As described in the paper:
> "We train a GPT-2 model on each author's corpus and use the trained model to compute the cross-entropy loss on held-out texts from both the target author and each of the other authors in the dataset. By comparing these losses, we assess whether the model captures author-specific stylistic patterns."

In [None]:
# Import required libraries
import pandas as pd
import numpy as np
import matplotlib.pyplot as plt
import seaborn as sns
from pathlib import Path
import warnings
warnings.filterwarnings('ignore')

# Set style for publication-quality figures
plt.style.use('seaborn-v0_8-whitegrid')
sns.set_palette('husl')

In [None]:
# Load the consolidated model results
data_path = Path('../data/model_results.pkl')
df = pd.read_pickle(data_path)

print(f"Loaded {len(df):,} rows from {df['model_name'].nunique()} models")
print(f"Authors: {sorted(df['author'].unique())}")
print(f"Seeds: {sorted(df['seed'].unique())}")

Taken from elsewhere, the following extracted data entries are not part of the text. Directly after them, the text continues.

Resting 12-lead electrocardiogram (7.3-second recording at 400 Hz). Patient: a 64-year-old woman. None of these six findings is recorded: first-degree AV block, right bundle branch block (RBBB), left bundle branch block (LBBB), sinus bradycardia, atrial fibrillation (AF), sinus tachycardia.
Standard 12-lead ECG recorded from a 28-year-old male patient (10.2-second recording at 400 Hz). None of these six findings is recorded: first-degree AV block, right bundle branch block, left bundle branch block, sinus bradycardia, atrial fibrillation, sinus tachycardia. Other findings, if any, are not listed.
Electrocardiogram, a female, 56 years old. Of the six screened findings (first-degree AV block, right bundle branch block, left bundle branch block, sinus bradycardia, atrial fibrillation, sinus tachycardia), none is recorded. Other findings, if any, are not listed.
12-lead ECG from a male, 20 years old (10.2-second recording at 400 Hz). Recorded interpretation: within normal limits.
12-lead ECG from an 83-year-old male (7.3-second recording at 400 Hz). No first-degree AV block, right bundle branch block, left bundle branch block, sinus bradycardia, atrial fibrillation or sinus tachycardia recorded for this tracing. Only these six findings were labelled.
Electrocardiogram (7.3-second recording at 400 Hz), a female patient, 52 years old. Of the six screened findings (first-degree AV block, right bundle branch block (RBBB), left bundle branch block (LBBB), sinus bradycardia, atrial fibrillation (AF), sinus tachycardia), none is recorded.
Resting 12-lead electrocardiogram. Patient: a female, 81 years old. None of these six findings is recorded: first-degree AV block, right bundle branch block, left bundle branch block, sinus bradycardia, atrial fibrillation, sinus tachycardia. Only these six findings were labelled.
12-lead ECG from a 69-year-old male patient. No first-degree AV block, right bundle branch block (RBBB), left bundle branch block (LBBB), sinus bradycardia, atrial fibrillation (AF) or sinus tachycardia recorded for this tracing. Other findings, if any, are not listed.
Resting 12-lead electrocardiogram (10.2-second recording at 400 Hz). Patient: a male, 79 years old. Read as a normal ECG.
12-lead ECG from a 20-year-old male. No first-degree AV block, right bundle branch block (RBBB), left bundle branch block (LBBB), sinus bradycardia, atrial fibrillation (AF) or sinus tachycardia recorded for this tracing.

## Part A: Training Curves

This plot shows the average cross-entropy loss on training data and held-out test data from each author, plotted as a function of the number of training epochs. Each color denotes a model trained on a single author's work. Error ribbons denote bootstrap-estimated 95% confidence intervals over 10 random seeds.

In [None]:
# Define standardized author colors and order
AUTHOR_COLORS = {
    "baum": "#1f77b4",
    "thompson": "#ff7f0e",
    "austen": "#2ca02c",
    "dickens": "#d62728",
    "fitzgerald": "#9467bd",
    "melville": "#8c564b",
    "twain": "#e377c2",
    "wells": "#7f7f7f",
}

AUTHOR_ORDER = ["baum", "thompson", "austen", "dickens", 
                "fitzgerald", "melville", "twain", "wells"]

In [None]:
def plot_training_curves(df, max_epochs=1000, sample_every=10):
    """Plot training curves for all models."""
    
    fig, axes = plt.subplots(3, 3, figsize=(15, 12))
    axes = axes.flatten()
    
    # Plot for training data and each evaluation author
    datasets = ['train'] + AUTHOR_ORDER
    
    for idx, dataset in enumerate(datasets):
        ax = axes[idx]
        
        for train_author in AUTHOR_ORDER:
            # Filter data for this training author and dataset
            subset = df[
                (df['train_author'] == train_author) & 
                (df['loss_dataset'] == dataset) &
                (df['epochs_completed'] <= max_epochs) &
                (df['epochs_completed'] % sample_every == 0)  # Sample for performance
            ]
            
            if len(subset) == 0:
                continue
            
            # Calculate mean and confidence intervals
            grouped = subset.groupby('epochs_completed')['loss_value']
            mean_loss = grouped.mean()
            std_loss = grouped.std()
            count = grouped.count()
            
            # Calculate 95% CI
            ci = 1.96 * std_loss / np.sqrt(count)
            
            # Plot
            ax.plot(mean_loss.index, mean_loss.values, 
                   color=AUTHOR_COLORS[train_author], 
                   label=train_author.capitalize(), 
                   linewidth=1.5, alpha=0.8)
            
            # Add confidence interval
            ax.fill_between(mean_loss.index, 
                           mean_loss.values - ci.values,
                           mean_loss.values + ci.values,
                           color=AUTHOR_COLORS[train_author], 
                           alpha=0.15)
        
        ax.set_title(f"Evaluation: {dataset.capitalize()}" if dataset != 'train' 
                    else "Training Data", fontsize=12)
        ax.set_xlabel('Training Epochs', fontsize=10)
        ax.set_ylabel('Cross-entropy Loss', fontsize=10)
        ax.set_xlim(0, max_epochs)
        ax.set_ylim(2.5, 5.5)
        ax.grid(True, alpha=0.3)
        
        if idx == 0:
            ax.legend(loc='upper right', fontsize=8, ncol=2)
    
    # Hide the last subplot (we have 9 subplots but only 9 datasets)
    plt.suptitle('Figure 1A: Cross-entropy Loss Across Training', fontsize=14, y=1.02)
    plt.tight_layout()
    
    return fig

In [None]:
# Generate Figure 1A
fig_1a = plot_training_curves(df, max_epochs=1000, sample_every=10)
plt.show()

# Save the figure
output_path = Path('../paper/figs/source/all_losses_generated.pdf')
fig_1a.savefig(output_path, dpi=300, bbox_inches='tight')
print(f"Saved Figure 1A to {output_path}")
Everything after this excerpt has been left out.